**Action item**
Every entry below is to be copied exactly, apart from any picture it holds.

Top of Material for this task

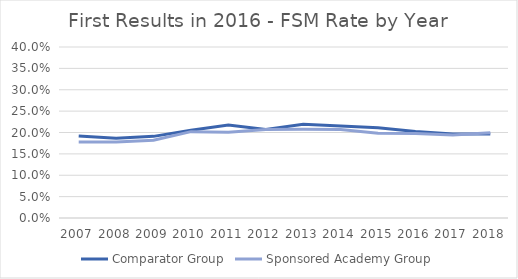
| Category | Comparator Group | Sponsored Academy Group |
|---|---|---|
| 2007.0 | 0.192 | 0.178 |
| 2008.0 | 0.186 | 0.178 |
| 2009.0 | 0.191 | 0.182 |
| 2010.0 | 0.205 | 0.202 |
| 2011.0 | 0.218 | 0.201 |
| 2012.0 | 0.207 | 0.207 |
| 2013.0 | 0.219 | 0.208 |
| 2014.0 | 0.215 | 0.207 |
| 2015.0 | 0.211 | 0.198 |
| 2016.0 | 0.202 | 0.197 |
| 2017.0 | 0.196 | 0.194 |
| 2018.0 | 0.196 | 0.199 |
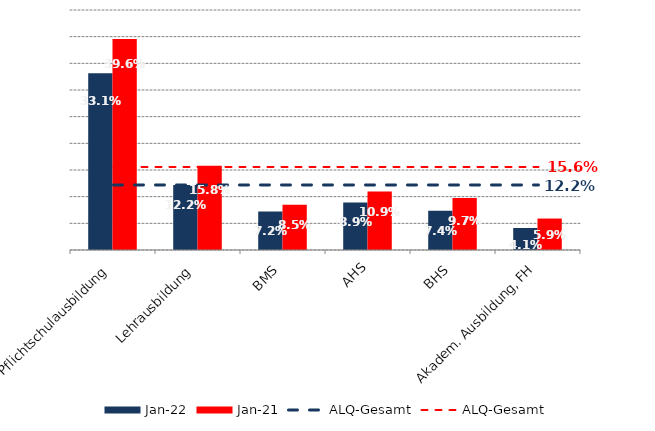
| Category | Jan 22 | Jan 21 |
|---|---|---|
| Pflichtschulausbildung | 0.331 | 0.396 |
| Lehrausbildung | 0.122 | 0.158 |
| BMS | 0.072 | 0.085 |
| AHS | 0.089 | 0.109 |
| BHS | 0.074 | 0.097 |
| Akadem. Ausbildung, FH | 0.041 | 0.059 |

Bottom of Material for this task

**Exercise output**
| Category | Comparator Group | Sponsored Academy Group |
|---|---|---|
| 2007.0 | 0.192 | 0.178 |
| 2008.0 | 0.186 | 0.178 |
| 2009.0 | 0.191 | 0.182 |
| 2010.0 | 0.205 | 0.202 |
| 2011.0 | 0.218 | 0.201 |
| 2012.0 | 0.207 | 0.207 |
| 2013.0 | 0.219 | 0.208 |
| 2014.0 | 0.215 | 0.207 |
| 2015.0 | 0.211 | 0.198 |
| 2016.0 | 0.202 | 0.197 |
| 2017.0 | 0.196 | 0.194 |
| 2018.0 | 0.196 | 0.199 |
| Category | Jan 22 | Jan 21 |
|---|---|---|
| Pflichtschulausbildung | 0.331 | 0.396 |
| Lehrausbildung | 0.122 | 0.158 |
| BMS | 0.072 | 0.085 |
| AHS | 0.089 | 0.109 |
| BHS | 0.074 | 0.097 |
| Akadem. Ausbildung, FH | 0.041 | 0.059 |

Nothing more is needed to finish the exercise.